:: What you will do ::
Among these records, tally each line with the word "Donga"; the answer is that number alone.

[Data records Boundary: Start]

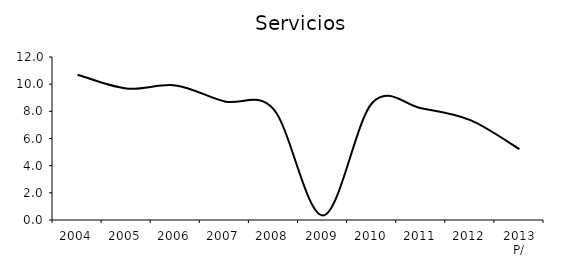
| Category | Servicios |
|---|---|
| 2004 | 10.699 |
| 2005 | 9.679 |
| 2006 | 9.908 |
| 2007 | 8.726 |
| 2008 | 8.126 |
| 2009 | 0.339 |
| 2010 | 8.616 |
| 2011 | 8.223 |
| 2012 | 7.355 |
| 2013 P/ | 5.221 |
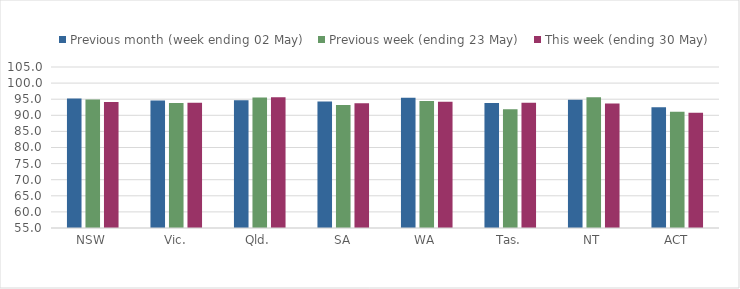
| Category | Previous month (week ending 02 May) | Previous week (ending 23 May) | This week (ending 30 May) |
|---|---|---|---|
| NSW | 95.216 | 94.934 | 94.158 |
| Vic. | 94.592 | 93.79 | 93.928 |
| Qld. | 94.675 | 95.5 | 95.578 |
| SA | 94.26 | 93.226 | 93.723 |
| WA | 95.469 | 94.417 | 94.232 |
| Tas. | 93.79 | 91.875 | 93.89 |
| NT | 94.799 | 95.614 | 93.672 |
| ACT | 92.517 | 91.123 | 90.775 |
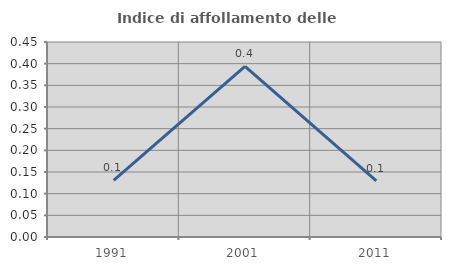
| Category | Indice di affollamento delle abitazioni  |
|---|---|
| 1991.0 | 0.131 |
| 2001.0 | 0.394 |
| 2011.0 | 0.129 |
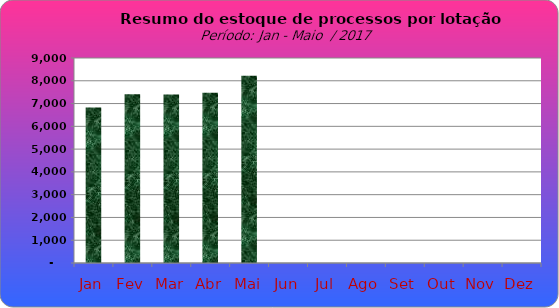
| Category | Series 0 |
|---|---|
| Jan | 6829 |
| Fev | 7414 |
| Mar | 7401 |
| Abr | 7477 |
| Mai | 8225 |
| Jun | 0 |
| Jul | 0 |
| Ago | 0 |
| Set | 0 |
| Out | 0 |
| Nov | 0 |
| Dez | 0 |
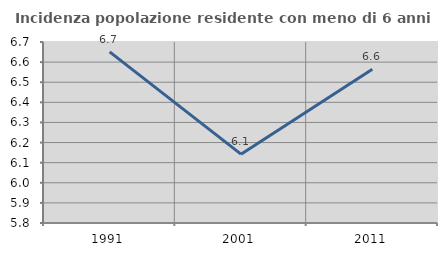
| Category | Incidenza popolazione residente con meno di 6 anni |
|---|---|
| 1991.0 | 6.651 |
| 2001.0 | 6.142 |
| 2011.0 | 6.565 |
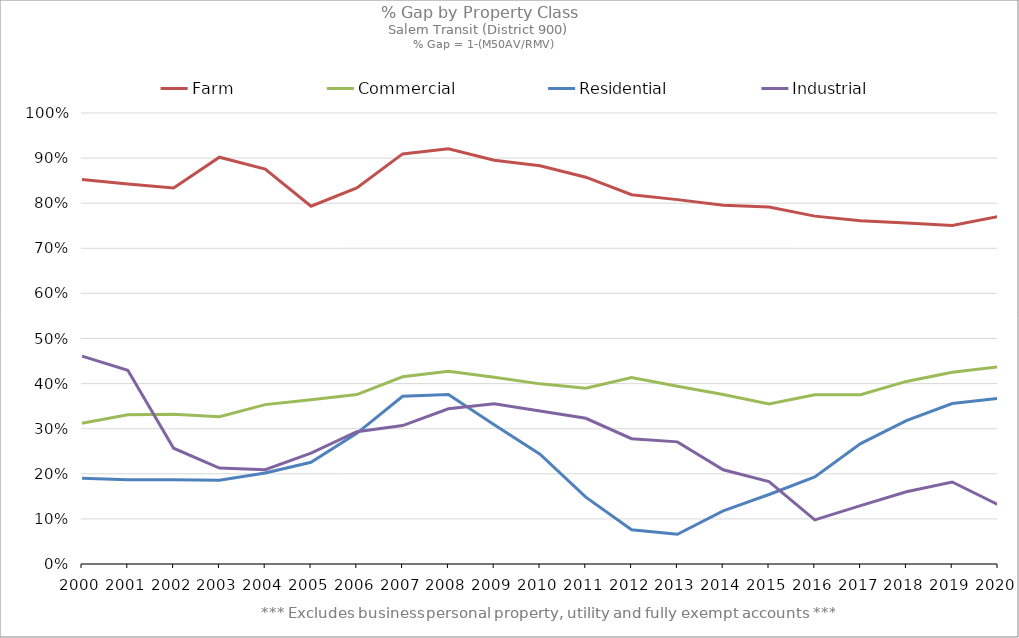
| Category | Farm | Commercial | Residential | Industrial |
|---|---|---|---|---|
| 2000.0 | 0.853 | 0.312 | 0.19 | 0.461 |
| 2001.0 | 0.843 | 0.331 | 0.187 | 0.429 |
| 2002.0 | 0.834 | 0.332 | 0.187 | 0.257 |
| 2003.0 | 0.902 | 0.326 | 0.186 | 0.213 |
| 2004.0 | 0.876 | 0.353 | 0.202 | 0.209 |
| 2005.0 | 0.793 | 0.364 | 0.225 | 0.246 |
| 2006.0 | 0.834 | 0.376 | 0.29 | 0.293 |
| 2007.0 | 0.909 | 0.415 | 0.372 | 0.307 |
| 2008.0 | 0.921 | 0.428 | 0.376 | 0.344 |
| 2009.0 | 0.895 | 0.414 | 0.308 | 0.355 |
| 2010.0 | 0.883 | 0.399 | 0.244 | 0.339 |
| 2011.0 | 0.858 | 0.39 | 0.148 | 0.323 |
| 2012.0 | 0.819 | 0.413 | 0.076 | 0.278 |
| 2013.0 | 0.808 | 0.394 | 0.066 | 0.271 |
| 2014.0 | 0.795 | 0.376 | 0.118 | 0.209 |
| 2015.0 | 0.791 | 0.355 | 0.154 | 0.183 |
| 2016.0 | 0.771 | 0.375 | 0.193 | 0.098 |
| 2017.0 | 0.761 | 0.375 | 0.267 | 0.13 |
| 2018.0 | 0.756 | 0.405 | 0.318 | 0.16 |
| 2019.0 | 0.75 | 0.425 | 0.356 | 0.182 |
| 2020.0 | 0.77 | 0.437 | 0.367 | 0.132 |
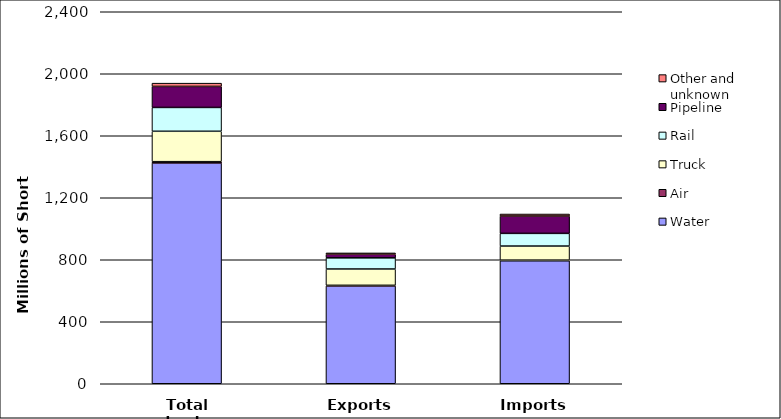
| Category | Water | Air | Truck | Rail | Pipeline | Other and unknown |
|---|---|---|---|---|---|---|
| Total trade | 1424.78 | 7.884 | 196.218 | 153.795 | 135.588 | 21.087 |
| Exports | 631.305 | 3.7 | 105.338 | 71.975 | 23.728 | 8.013 |
| Imports | 793.408 | 4.1 | 90.88 | 81.82 | 111.86 | 13.074 |
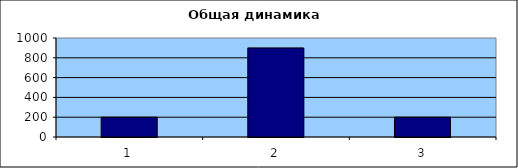
| Category | Series 0 |
|---|---|
| 1 | 200 |
| 2 | 900 |
| 3 | 200 |
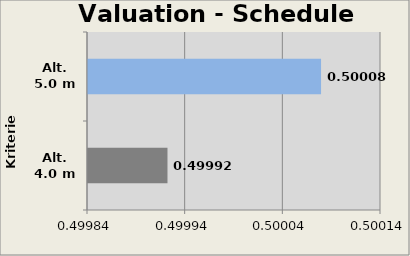
| Category | Valuation Schedule Module  |
|---|---|
| Alt. 4.0 m | 0.5 |
| Alt. 5.0 m | 0.5 |
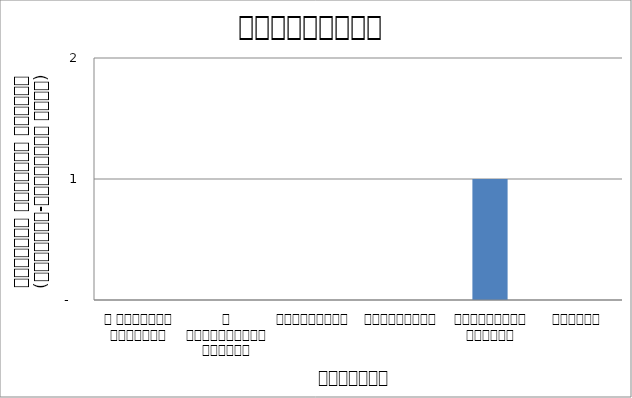
| Category | स्वास्थ्य  |
|---|---|
| द हिमालयन टाइम्स् | 0 |
| द काठमाण्डौं पोस्ट् | 0 |
| रिपब्लिका | 0 |
| कान्तिपुर | 0 |
| अन्नपूर्ण पोस्ट् | 1 |
| नागरिक | 0 |
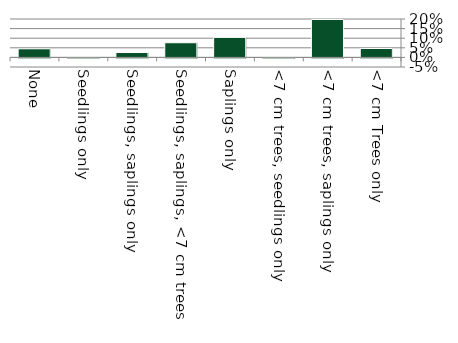
| Category | Native |
|---|---|
| None | 0.045 |
| Seedlings only | 0 |
| Seedlings, saplings only | 0.025 |
| Seedlings, saplings, <7 cm trees | 0.076 |
| Saplings only | 0.104 |
| <7 cm trees, seedlings only | 0 |
| <7 cm trees, saplings only | 0.197 |
| <7 cm Trees only | 0.046 |
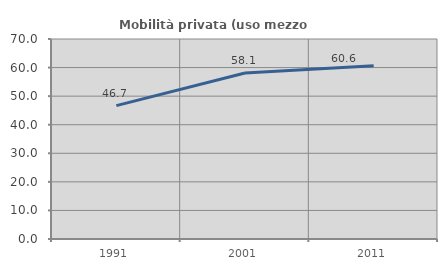
| Category | Mobilità privata (uso mezzo privato) |
|---|---|
| 1991.0 | 46.669 |
| 2001.0 | 58.074 |
| 2011.0 | 60.63 |
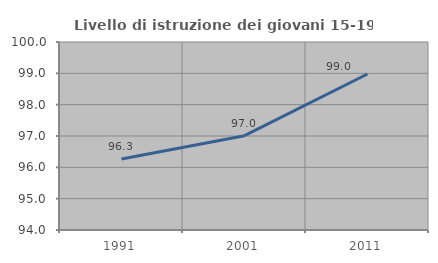
| Category | Livello di istruzione dei giovani 15-19 anni |
|---|---|
| 1991.0 | 96.264 |
| 2001.0 | 97.01 |
| 2011.0 | 98.98 |
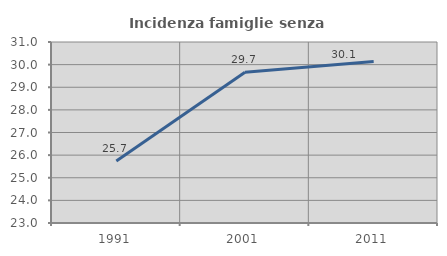
| Category | Incidenza famiglie senza nuclei |
|---|---|
| 1991.0 | 25.743 |
| 2001.0 | 29.664 |
| 2011.0 | 30.134 |
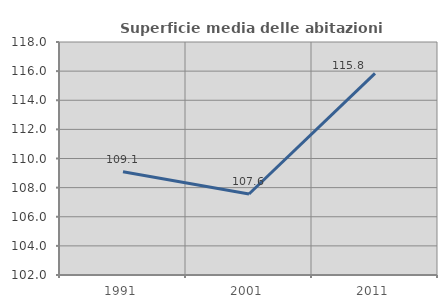
| Category | Superficie media delle abitazioni occupate |
|---|---|
| 1991.0 | 109.096 |
| 2001.0 | 107.563 |
| 2011.0 | 115.849 |
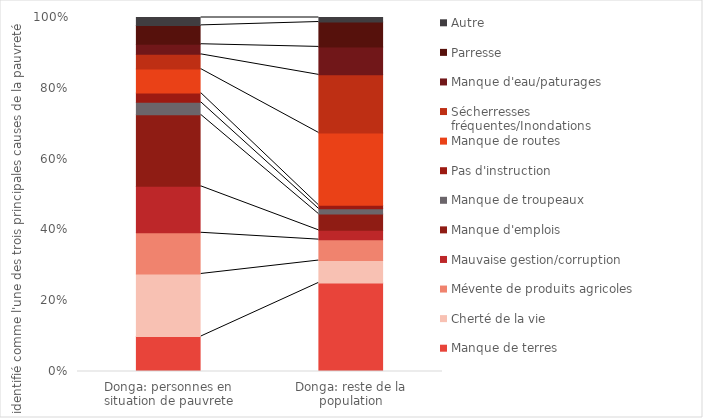
| Category | Manque de terres | Cherté de la vie | Mévente de produits agricoles | Mauvaise gestion/corruption | Manque d'emplois | Manque de troupeaux | Pas d'instruction | Manque de routes | Sécherresses fréquentes/Inondations | Manque d'eau/paturages | Parresse | Autre |
|---|---|---|---|---|---|---|---|---|---|---|---|---|
| Donga: personnes en situation de pauvrete | 0.263 | 0.471 | 0.31 | 0.35 | 0.538 | 0.095 | 0.069 | 0.18 | 0.111 | 0.076 | 0.142 | 0.059 |
| Donga: reste de la population | 0.723 | 0.182 | 0.171 | 0.076 | 0.133 | 0.043 | 0.029 | 0.59 | 0.473 | 0.228 | 0.203 | 0.037 |
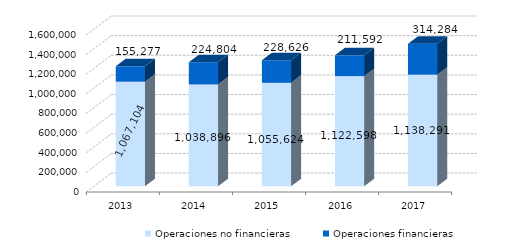
| Category | Operaciones no financieras | Operaciones financieras |
|---|---|---|
| 2013.0 | 1067104 | 155277 |
| 2014.0 | 1038896 | 224804 |
| 2015.0 | 1055624 | 228626 |
| 2016.0 | 1122597.53 | 211592.47 |
| 2017.0 | 1138290.67 | 314284.33 |
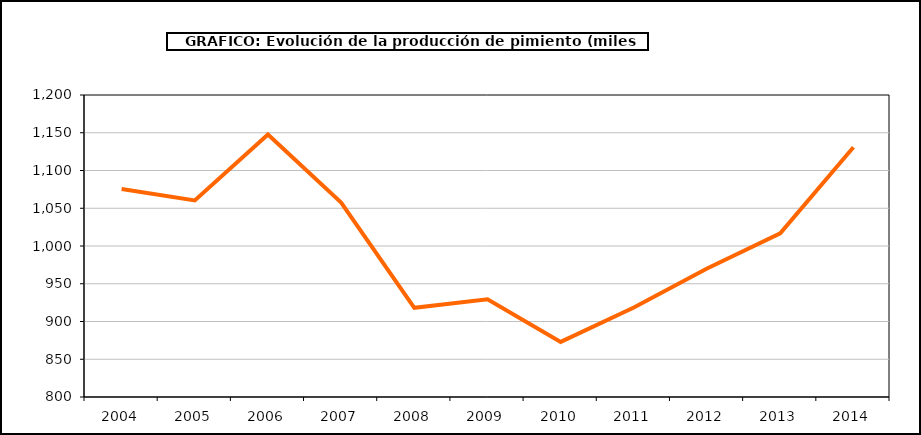
| Category | producción |
|---|---|
| 2004.0 | 1075.509 |
| 2005.0 | 1060.362 |
| 2006.0 | 1147.774 |
| 2007.0 | 1057.533 |
| 2008.0 | 918.14 |
| 2009.0 | 929.317 |
| 2010.0 | 873.011 |
| 2011.0 | 918.549 |
| 2012.0 | 970.296 |
| 2013.0 | 1016.811 |
| 2014.0 | 1130.863 |
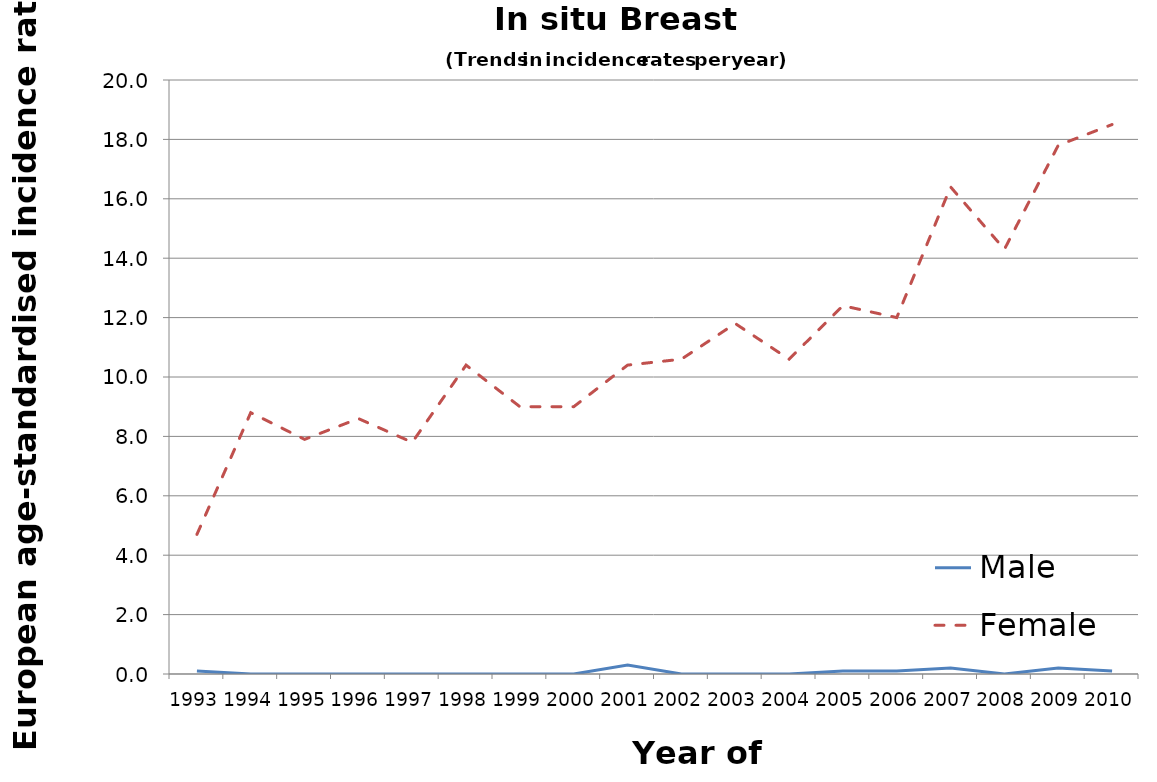
| Category | Male | Female |
|---|---|---|
| 1993.0 | 0.1 | 4.7 |
| 1994.0 | 0 | 8.8 |
| 1995.0 | 0 | 7.9 |
| 1996.0 | 0 | 8.6 |
| 1997.0 | 0 | 7.8 |
| 1998.0 | 0 | 10.4 |
| 1999.0 | 0 | 9 |
| 2000.0 | 0 | 9 |
| 2001.0 | 0.3 | 10.4 |
| 2002.0 | 0 | 10.6 |
| 2003.0 | 0 | 11.8 |
| 2004.0 | 0 | 10.6 |
| 2005.0 | 0.1 | 12.4 |
| 2006.0 | 0.1 | 12 |
| 2007.0 | 0.2 | 16.4 |
| 2008.0 | 0 | 14.3 |
| 2009.0 | 0.2 | 17.8 |
| 2010.0 | 0.1 | 18.5 |

[Data records Boundary: End]

:: Answer to the exercise ::
2